企業は、次に該当するサイバー攻撃が発生した場合、関係機関に報告する義務がある。

1. 下記に該当する情報が漏洩した、またはそのおそれがある場合

・個人情報
生存する個人に関する情報のことで、氏名、生年月日などのデータによって特定の個人を識別できる情報、または個人識別符号を含む情報。
報告先:個人情報保護委員会(内閣府外局)
https://www.ppc.go.jp/files/pdf/190327_rouei_gaiyou.pdf

・秘密、特定秘密、特定防衛秘密(以下「防衛秘密」)
秘密保全に関する訓令、特定秘密の保護に関する法律、日米相互防衛援助協定等に伴う秘密保護法が定める知識、文書、図画また物件(電磁的記録を含む)。
報告先:防衛省・自衛隊
https://www.mod.go.jp/asdf/3dep/prd/kouji/kouji-pdf/4-5-2019.pdf

2. 重要インフラサービス障害・システムの不具合等の発生
法令等で定められた重要インフラサービス障害・システムの不具合等が発生した場合、各所管省庁への報告する。
報告先:各所管省庁
https://www.nisc.go.jp/active/infra/pdf/infra_rt4_r1.pdf

※重要インフラとは、「重要インフラの情報セキュリティ対策に係る第4次行動計画」が定める「情報通信」、「金融」、「航空」、「空港」、「鉄道」、「電力」、「ガス」、「政府・行政サービス(地方公共団体を含む)」、「医療」、「水道」、「物流」、「化学」、「クレジット」及び「石油」の14分野

日本政府のコメント

三菱電機、NECに対する不正アクセスを受けて、日本政府は主に以下のようにコメントし、セキュリティの強化を要請した。

防衛大臣

各社から被害状況について報告を受けていることを明かした。防衛省はこれまで、不正アクセスがあっても防衛秘密等の流出がなければ未公表扱いとしてきたが、今後は公表する方針を示した。

経済産業大臣

三菱電機の一件が発覚した際、「早急に報告すべきだった」と対応の遅れを批判した。その後、電子情報技術産業協会(JEITA)や電気事業連合会などの業界団体を通じて、各企業に不正アクセスを確認した企業は速やかに報告し、特段の理由がなければ、公表することを求めた。

経産大臣の発言の根拠は?

三菱電機、NECの事案では、防衛秘密は漏洩していない。個人情報は、三菱電機が「流出した可能性がある」と発表している。両社とも重要インフラ企業には該当しない。

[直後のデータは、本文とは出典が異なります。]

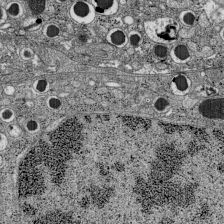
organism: C57BL Mouse
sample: Pancreatic islet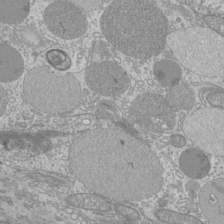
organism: Mouse
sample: Cilia; mouse epididymis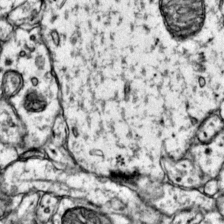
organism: Mouse
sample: Primary visual cortex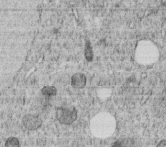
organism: C. elegans
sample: C. elegans embryo early stage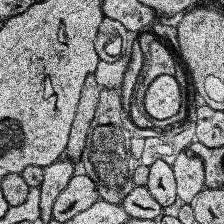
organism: Human
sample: Temporal Lobe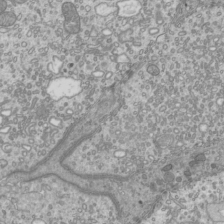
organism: Mouse
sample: Cilia; mouse epididymis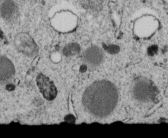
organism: C. elegans
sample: C. elegans embryo early stage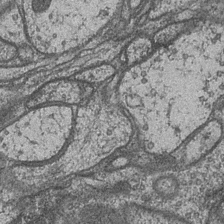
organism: Drosophila
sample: Optic medulla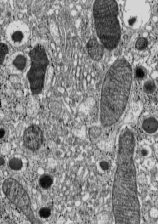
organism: C57BL Mouse
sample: Pancreatic islet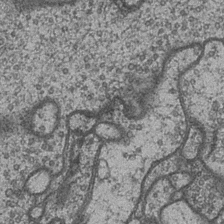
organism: Drosophila
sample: Optic medulla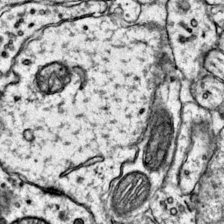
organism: Mouse
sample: Primary visual cortex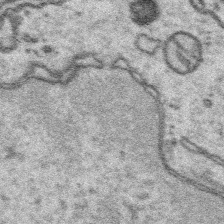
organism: Platynereis dumerilii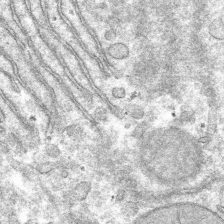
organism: Mouse
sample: Mouse hepatocytes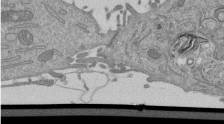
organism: Mouse
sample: ED-1 cell nuclei; centrioles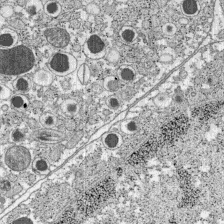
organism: C57BL Mouse
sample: Pancreatic islet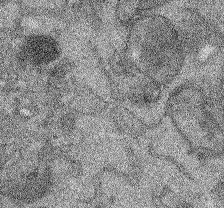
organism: Human
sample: HeLa cells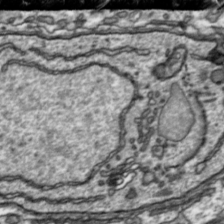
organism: Toxoplasma gondii
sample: Parasites in a vacuole inside a host cell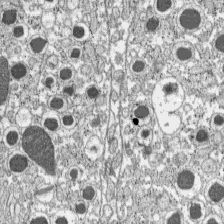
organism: C57BL Mouse
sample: Pancreatic islet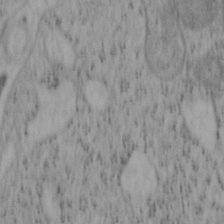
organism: Mouse
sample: OT-I killer T cells with ID8 ovarian cancer cells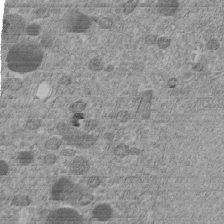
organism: C. elegans
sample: C. elegans embryo early stage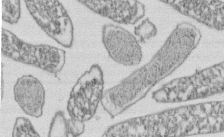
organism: E. coli
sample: Bacterial nucleoid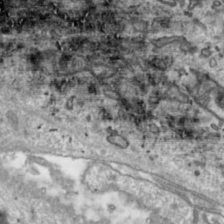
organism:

この場合、防衛省に防衛秘密漏洩の"おそれ"として報告が必要である可能性はあるが、経産省に報告する必要(義務)はないと思う。

経産大臣は何を根拠として上記のように発言しているのだろうか?

どなたか詳しい方、ご教示ください。

防衛産業の厳しい状況

三菱電機やNECなど、防衛装備品を開発している企業は一般に「防衛産業」と言われる。しかし、日本の防衛産業に、防衛を専門とする企業はほとんど存在しない。

各防衛産業の防衛需要依存度(防衛関連売上/全社売上)は平均4.4%。さらに、防衛装備品の開発で得られる利益は5%程度。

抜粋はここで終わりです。